Покопавшись какое-то время на кухне, я прошел в спальню. В руках у меня был кофейник и круассаны. Поднос я поставил на туалетный столик у кровати. Нурия приподнялась на локте и сонно посмотрела на меня. Присев на край кровати, я протянул ей чашку с кофе. Она сделала глоток, поставила чашку на место и, прижав ладони к моим щекам, чмокнула меня в губы.
— Ну, как самочувствие? — негромко спросила она.
Паника, охватившая меня в баре, улетучилась.
— Потрясающее, — ответил я.
Знакомство с Нурией заставило меня забыть, что уже давно я принял приглашение на какие-то посиделки, назначенные на сегодня в Барио-Готико кое-кем из английских и не только английских эмигрантов — учителями, самопровозглашенными писателями, художниками и просто бездельниками. Тем не менее, когда я вспомнил об этой встрече, Нурия выразила желание присоединиться ко мне. По причинам, на мой вкус совершенно непонятным, эта публика занимала ее. Новизной, что ли, своею привлекала? И точно по тем же странным причинам я и сам нередко ходил на подобные сборища. То есть ходил, когда приглашали, словно влекомый инстинктом собаки, которую тянет к собственной блевотине.
Встреча на сей раз была устроена в чьей-то просторной квартире, расположенной в лабиринте узких улочек между площадями де Сен-Жюст и Мерсе. Разумеется, она превратилась в настоящее бедствие. Так всегда бывает на подобного рода сборищах английских эмигрантов, участники которых надираются значительно больше, чем нужно для обычной болтовни, пусть даже шумной и бессодержательной. Начинаются сетования на приютившую их страну и ее жителей (в сочетании со страстным самовосхвалением), и демонстрируется потрясающая неспособность увидеть себя в ином обличье, кроме как почетных гостей неблагодарного мира. Чаще всего подобные эмоции и заявления сопровождаются болезненным и невнятным антибританским пафосом. В целом же эти люди удивительным образом не способны отдать себе отчет в том, что по одному своему положению учителей английского языка они представляют собой либо разновидность своих предков — служащих колониальных администраций со всеми их предрассудками, либо марионеток, миманс в мире, которым правит корпоративная Америка. Почему бы, думал я, не учить вместо английского разведению цветов или чему-нибудь еще? Но ведь я и сам раньше зарабатывал на жизнь преподаванием английского, так что, рассуждая подобным образом, просто стремился смягчить уколы собственной совести.

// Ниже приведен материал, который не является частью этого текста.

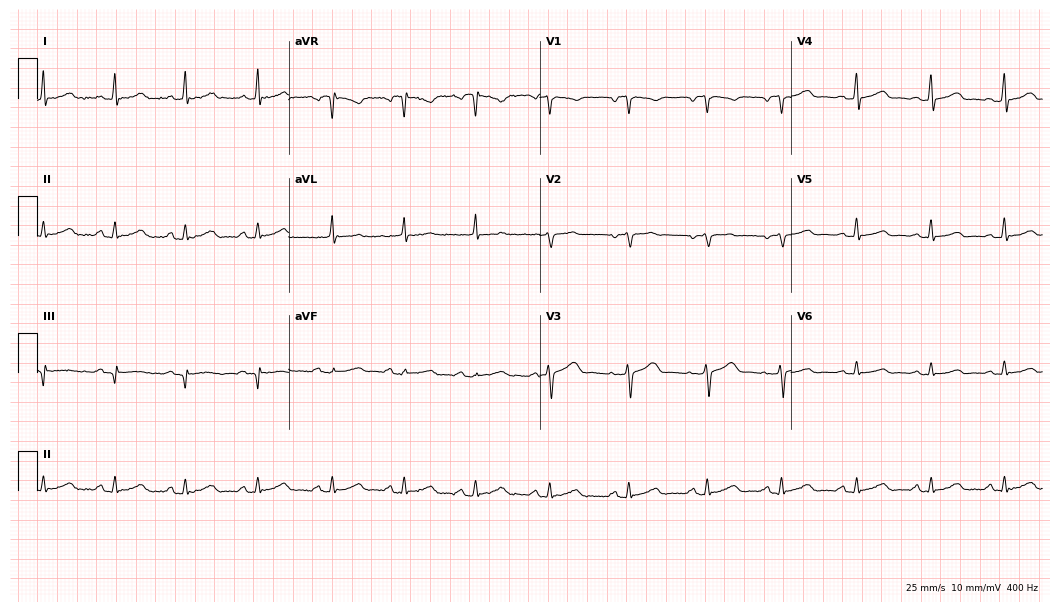
Electrocardiogram, a 48-year-old woman. Of the six screened findings (first-degree AV block, right bundle branch block (RBBB), left bundle branch block (LBBB), sinus bradycardia, atrial fibrillation (AF), sinus tachycardia), none is recorded.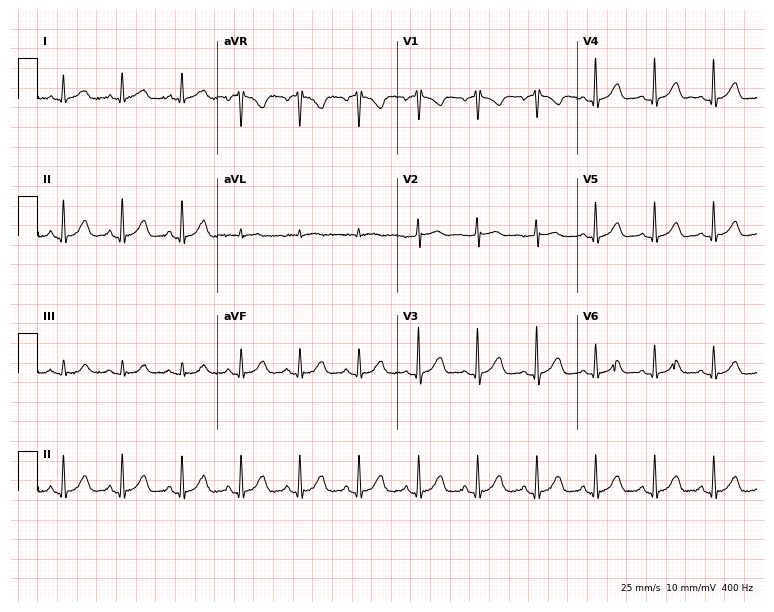
12-lead ECG from a 58-year-old woman. No first-degree AV block, right bundle branch block, left bundle branch block, sinus bradycardia, atrial fibrillation or sinus tachycardia recorded for this tracing.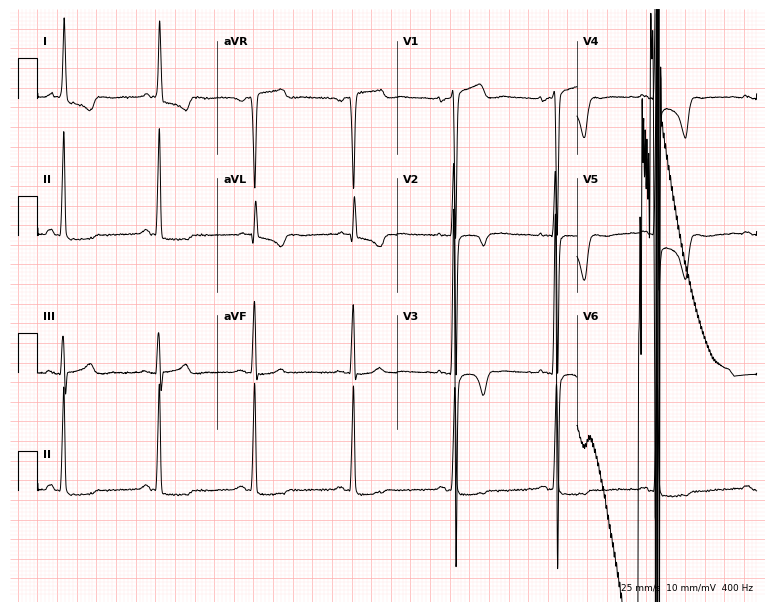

Двое-трое гостей умудрились нацепить на ноги сандалеты с белыми гольфами — безвкусица, которая, как мне казалось, была упразднена в Индии императорским указом. Они ревели, как ослы, громко сквернословили, не выходили из кухни, стараясь быть поближе к спиртному, и поочередно впадали то в слезливую сентиментальность, то в показной гнев.
Устроители ангажировали уличного танцовщика, по росту фактически карлика, по имени Антонио де ла Пальма. Англичане всячески ублажали его, наперебой предлагали выпить (а он и не прикасался к рюмке) и умоляли поплясать еще. Обычно Антонио де ла Пальма зарабатывал на жизнь, танцуя на улицах. По праздникам денег выпадало посолиднее. Выступление на званом обеде было для него просто работой. А на работе следует оставаться трезвым. Он ценил аудиторию, способную воспринять его мастерство, публику, которая видит в нем артиста, а не физически неполноценного паяца. Он был беден, но наделен чувством собственного достоинства, чего англичане, его-то как раз и лишенные, не могли осознать. Им бы только напиться да потешиться вволю. Они жаждали развлечений, им была нужна марионетка. Антонио нанял Гордон, коротко стриженный уроженец Манчестера, за мужественной внешностью которого скрывался несчастный, всеми отвергаемый гомик. Это приглашение было подарком на сорокалетие Алистера, длинноногого, неуклюжего, флегматичного школьного учителя, выходца из старой англо-шотландской семьи. Юбиляр был в восторге от щедрого и такого необычного подарка друга. Во время представления карлика они все время болтали и смеялись без удержу. Явно влюбленные в идею изгнанничества, Гордон и Алистер, однако же, не могли ни соучаствовать в происходящем, ни оставаться в стороне.